I'll have to tell my gf's mother that, there are loads and loads of gypsies in her city (Entroncamento).

Vasconcelos
12-12-2010, 04:38 PM
Portuguese students achieve record results in OECD’s PISA study


Portugal has made strong progress in education, approaching the average ranking in the OECD’s Programme for International Student Assessment (PISA) for the first time, according to a study released earlier this week.

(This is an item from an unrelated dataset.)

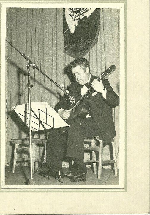 El compositor y profesor de guitarra Emilio Jorge Marche (24/05/1930-01/05/2005) en uno de sus conciertos.

The PISA 2009 report issued in Paris showed Portuguese 15-year-olds registering “impressive” gains over the previous study in 2006 in the key subjects of reading, mathematics and sciences, OECD director Andreas Schleicher told Lusa News Agency.

The Portuguese students received a classification of 489 points, just shy of the 493-point average among 470,000 students from 65 countries tested last year, the study showed.

The score placed Portugal alongside countries like the United States, Sweden, Germany, France, Ireland, Denmark, Great Britain and Hungary.

South Korea and Finland led the pack with 539 and 536 points, respectively.

“Portugal occupied the bottom of the pile in previous studies and this time neared the average for OECD countries, overtaking Spain, for example”, Schleicher said.

He attributed Lisbon’s eye-opening progress to “the policies followed in recent years and to a combination of factors, like the evaluation of teachers and serious control of the quality of teaching”.

In Lisbon, Education Minister Isabel Alçada welcomed the report as confirmation of “very significant” gains in Portugal’s educational system.

“Portugal has invested much in improving its schools and this is expressed in the results”, Alçada told Lusa, attributing the success “in the first place, to the work of teachers and their quality, investment and commitment”.